For transitioning to the new system, the existing variables should override the new one. Some examples of how this would work (enabled = endpoints are available to be called, published = visible in the REST Sandbox):

  • Flat routes from coreRoutes.json:
    • enabled everywhere via inclusion in the hard-coded constant in ModuleManager
    • published in sandbox both via inclusion in the hard-coded constant in ModuleManager, and a redundant entry in RestSandboxSpecs.

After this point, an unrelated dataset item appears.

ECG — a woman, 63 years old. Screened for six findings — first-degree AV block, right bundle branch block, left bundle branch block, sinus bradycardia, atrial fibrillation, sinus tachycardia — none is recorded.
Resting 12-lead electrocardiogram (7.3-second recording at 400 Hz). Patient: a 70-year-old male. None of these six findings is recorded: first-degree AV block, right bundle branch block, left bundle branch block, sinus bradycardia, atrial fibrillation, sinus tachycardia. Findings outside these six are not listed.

This constant/entry covers all flat routes, including from coreDevelopmentRoutes.json and from extensions that expose REST endpoints not in modules.
    • available and published on all wikis
    • we could maintain current behavior by doing nothing
    • we should probably remove the redundant RestSandboxSpecs entry, just to avoid confusion
  • Flat routes from coreDevelopementRoutes.json
    • enabled only on labs and testwiki (via RestAPIAdditionalRouteFiles entries in InitialiseSettings.php and InitialiseSettings-labs.php respectively)

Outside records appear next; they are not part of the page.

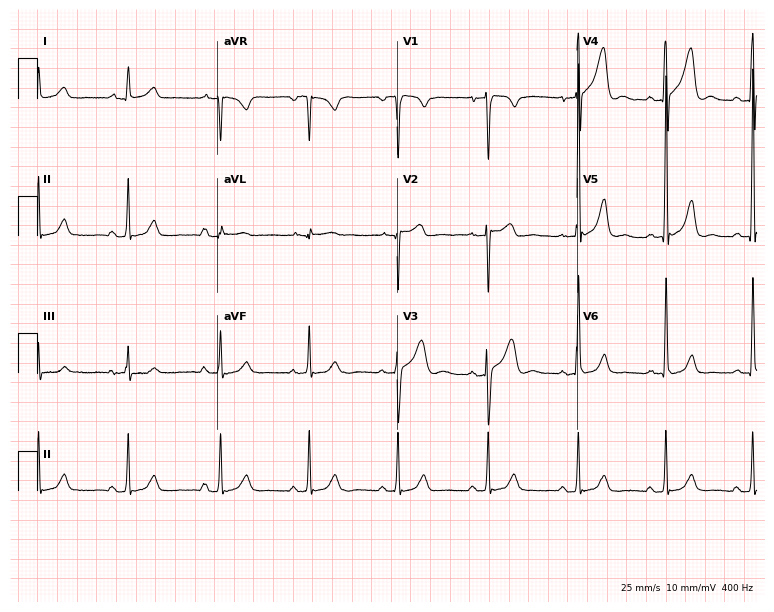
Resting 12-lead electrocardiogram (7.3-second recording at 400 Hz). Patient: a 49-year-old man. None of these six findings is recorded: first-degree AV block, right bundle branch block, left bundle branch block, sinus bradycardia, atrial fibrillation, sinus tachycardia. Only these six findings were labelled.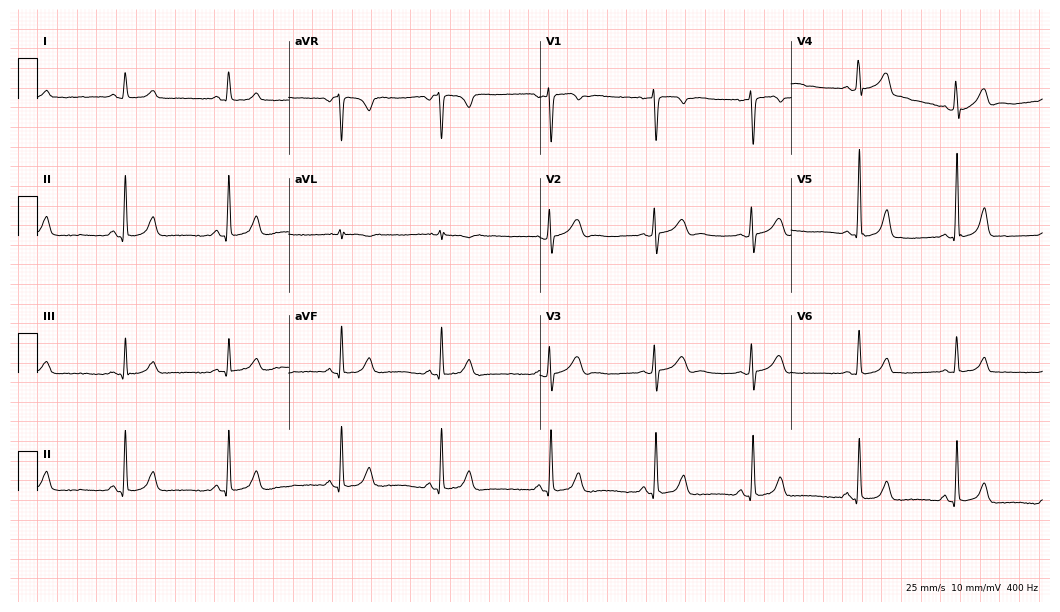
ECG — a female patient, 26 years old. Screened for six findings — first-degree AV block, right bundle branch block, left bundle branch block, sinus bradycardia, atrial fibrillation, sinus tachycardia — none is recorded.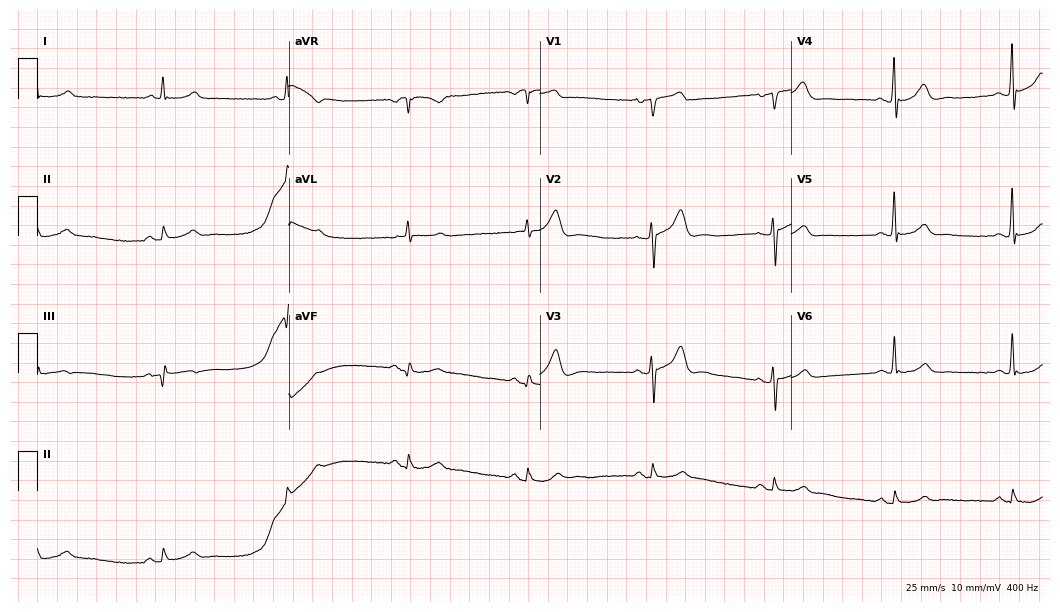
ECG (10.2-second recording at 400 Hz) — a 73-year-old man. Screened for six findings — first-degree AV block, right bundle branch block, left bundle branch block, sinus bradycardia, atrial fibrillation, sinus tachycardia — none is recorded. Only these six findings were labelled.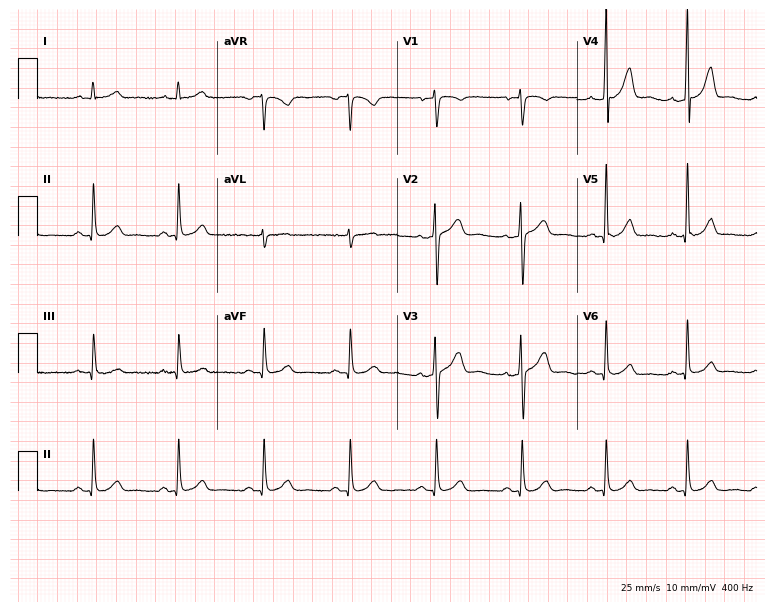
ECG (7.3-second recording at 400 Hz) — a male, 54 years old. Labelled as a normal ECG.

    • also enabled in DevelopmentSettings.php
    • this includes only a redirect of / to /specs/v0/discovery
    • we should probably remove this completely from core and config. The module system and -beta designation have replaced it.

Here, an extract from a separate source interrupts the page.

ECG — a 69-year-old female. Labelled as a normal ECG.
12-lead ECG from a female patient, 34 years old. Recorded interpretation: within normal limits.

    • endpoints herein appear in the sandbox everywhere they're enabled, by virtue of being "flat" routes.
  • content.v1
    • enabled only on labs and testwiki, via RestAPIAdditionalRouteFiles entries
    • also enabled in DevelopmentSettings.php
    • published to the sandbox only on labs
    • making modules published by default would expose this in places we do not want it to be
    • a RestModuleSettings entry should by used to suppress enabling of this in places it should not be enabled
  • specs.v0
    • enabled on all wikis via RestAPIAdditionalRouteFIles entries
    • also enabled in DevelopmentSettings.php
    • published in the sandbox on all wikis via RestSandboxSpecs entries
    • we could maintain current behavior by doing nothing
    • we should probably remove the config entries, to avoid confusion
  • site.v1
    • enabled on all wikis via RestAPIAdditionalRouteFIles entries
    • also enabled in DevelopmentSettings.php
    • not published in the sandbox anywhere
    • a RestModuleSettings entry should by used to suppress publishing of this in places where it should not be published
  • readinglists.v0
    • enabled on all wikis where ReadingLists is enabled (just sul wikis, but that's a bunch of 'em), by virtue of being a REST module in an extension
    • not published in the sandbox anywhere. I don't remember why not. Maybe we just never did it? The spec is discoverable.
    • a RestModuleSettings entry could by used to suppress enabling of this in places where it should not be enabled, while still keeping it unpublished even where enabled
    • we could consider allowing it to be published rather than just discoverable

None of this requires any changes to existing config. The new config variable should not give any errors or warnings if it refers to a module that is not found in the code. This will allow us, as well as future developers with special needs, to first deploy the RestModuleSettings config change, then deploy the module change.